Note that any price cap is administratively defined and in theory could impede efficient
investment in an “energy-only” market. To date, this has not been the case in Alberta. Before
the AESO considers raising the cap, they may want to wait until there is evidence that the cap
represents a barrier to new entry for traditional sources of generation in the face of any policy
induced entry of renewables.
(iv) Consider increasing transparency through centralized wind and solar forecasting
In order to improve the transparency to market participants of potential wind and solar output,
and to enhance their ability to mitigate risks associated with output volatility, the AESO may
want to invest in centralized wind and solar forecasting. Forecast techniques have improved
and have been seen to be quite effective. Publishing forecasts may assist non-renewable
participants in managing their decisions to start and commit their facilities. The cost of the
service could be recovered either from renewable sources or from consumers.19
18
19
Effective April 1, 2015, wind became dispatchable in the AESO market.

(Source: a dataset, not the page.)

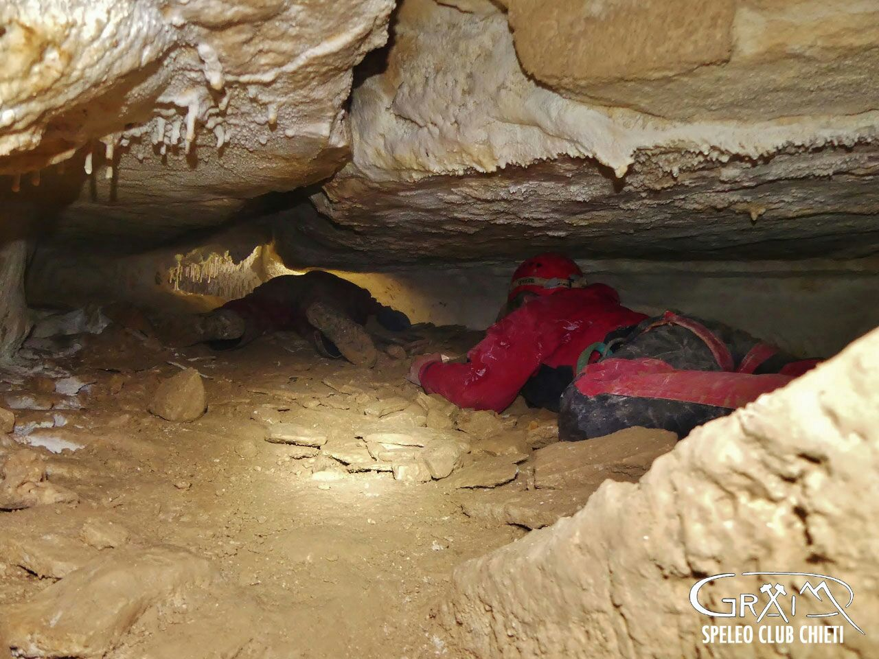 Esplorazione Parte superiore
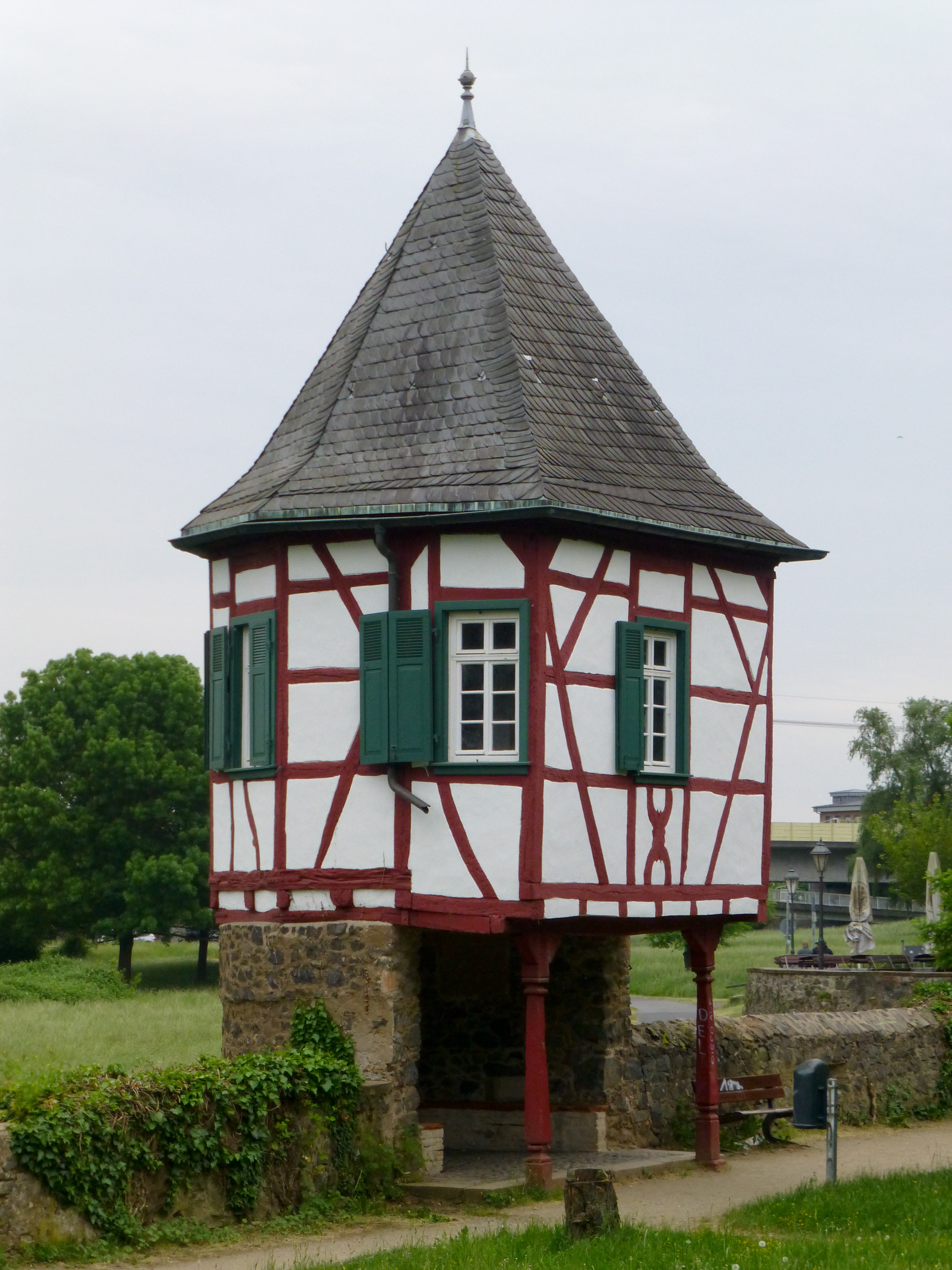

We understand that the AESO already conducts centralized wind forecasting.
16
(v) Consider introducing a day-ahead market
Many jurisdictions operate both a day-ahead energy market and a real-time energy market. The
day-ahead energy market allows market participants to commit to buy or sell electricity, one day
in advance; this provides a means of mitigating price volatility or managing consumption or
production risk. Some jurisdictions also allow three-part offers and unit-commitment in the
day-ahead energy markets to help non-quick-start generation to manage their start-up risk.
Market participants can then buy and sell electricity during the course of the operating day in
the real-time energy market. The real-time energy market balances the differences between
day-ahead commitments and the actual real-time demand for electricity and electricity
production. Settlement occurs by reconciling day-ahead commitments (quantities and prices)
with actual real-time outcomes.
The AESO may consider introducing a day-ahead market as a means for all market participants
to manage any additional price or operational risk caused by increased quantities of renewables.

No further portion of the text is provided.